What needs to be done: Copy every entry verbatim and skip the pictures.

(Collected data)
####

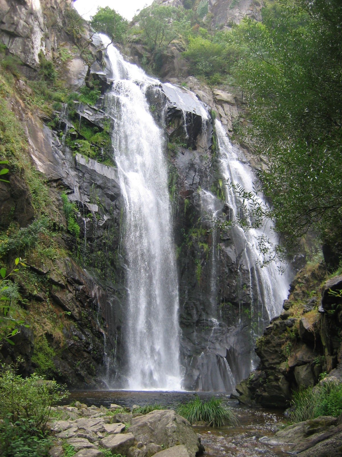 Fervenzas do río Toxa, Silleda
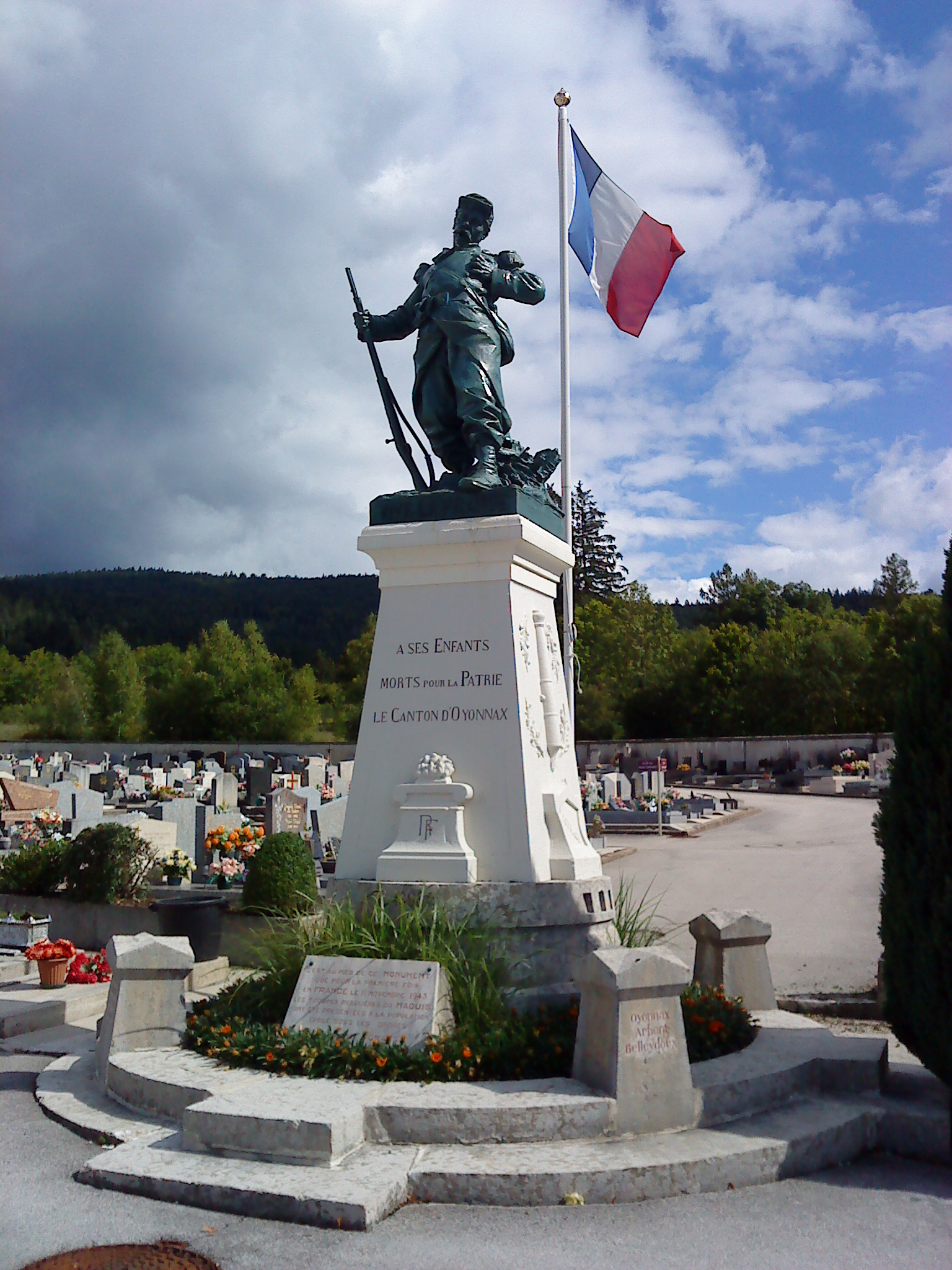 Le « François », monument au mort situé : au parc René-Nicod d'Oyonnax avant 1945 ; au cimetière d'Oyonnax après.
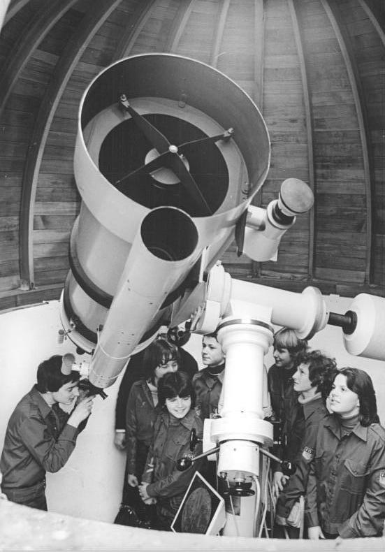 Suhl, Jugendstunde im Planetarium ADN-ZB Schaar 2.5.80-reh-Suhl: Die Schüler der Erich-Weinert OS Ohrdruf erleben eine interessante Jugendstunde in der Schul- und Volkssternwarte K.E. Zielkowski in Suhl. Das 40 cm-Cassegrain Spiegelteleskop bietet eine gute Sicht. (siehe auch 15N und ADN-Meldg. am 4.5.80)
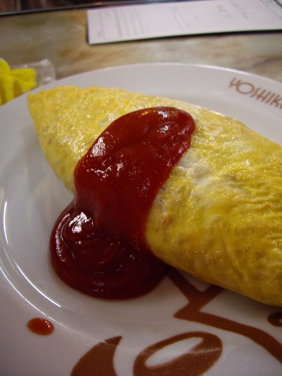 オムライス（東京・台東区浅草1-41-4、浅草駅最寄りの「洋食屋 ヨシカミ」浅草店）
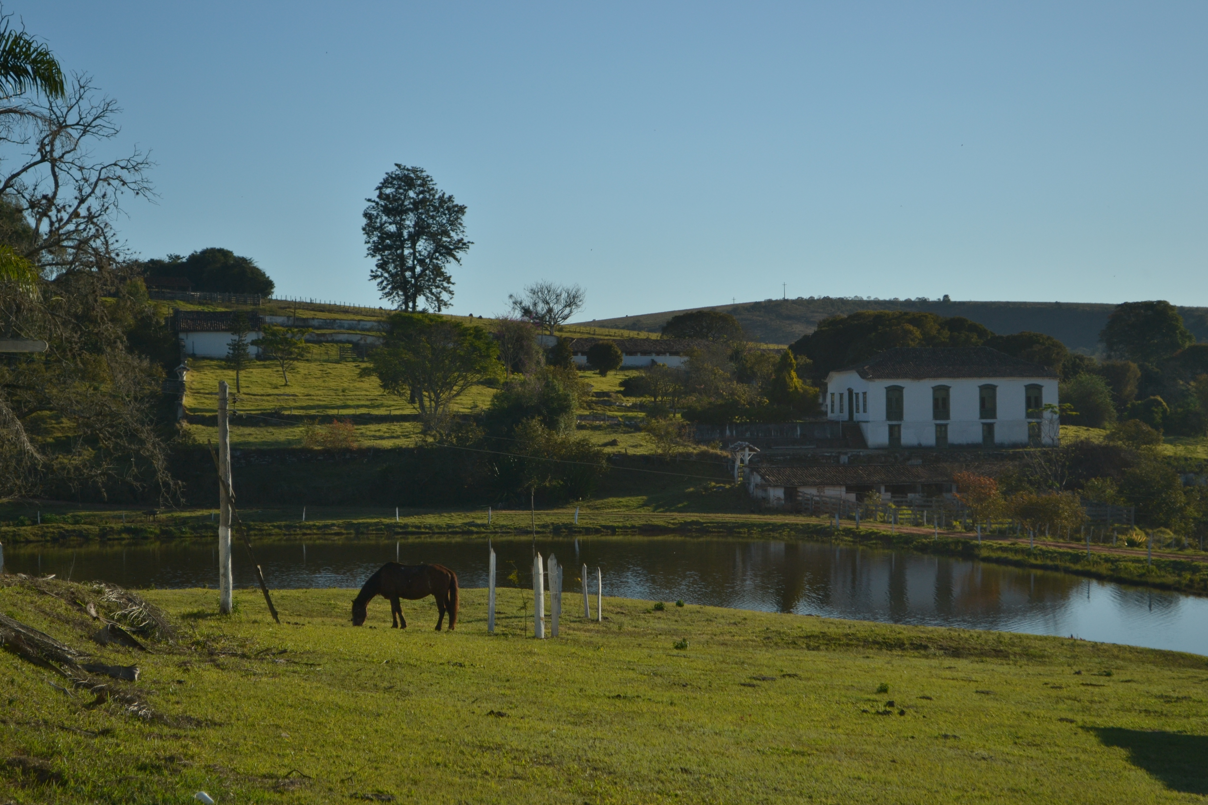 Antiga e mais importante sede da Família Junqueira

####

Solution to this task:
 Fervenzas do río Toxa, Silleda
 Le « François », monument au mort situé : au parc René-Nicod d'Oyonnax avant 1945 ; au cimetière d'Oyonnax après.
 Suhl, Jugendstunde im Planetarium ADN-ZB Schaar 2.5.80-reh-Suhl: Die Schüler der Erich-Weinert OS Ohrdruf erleben eine interessante Jugendstunde in der Schul- und Volkssternwarte K.E. Zielkowski in Suhl. Das 40 cm-Cassegrain Spiegelteleskop bietet eine gute Sicht. (siehe auch 15N und ADN-Meldg. am 4.5.80)
 オムライス（東京・台東区浅草1-41-4、浅草駅最寄りの「洋食屋 ヨシカミ」浅草店）
 Antiga e mais importante sede da Família Junqueira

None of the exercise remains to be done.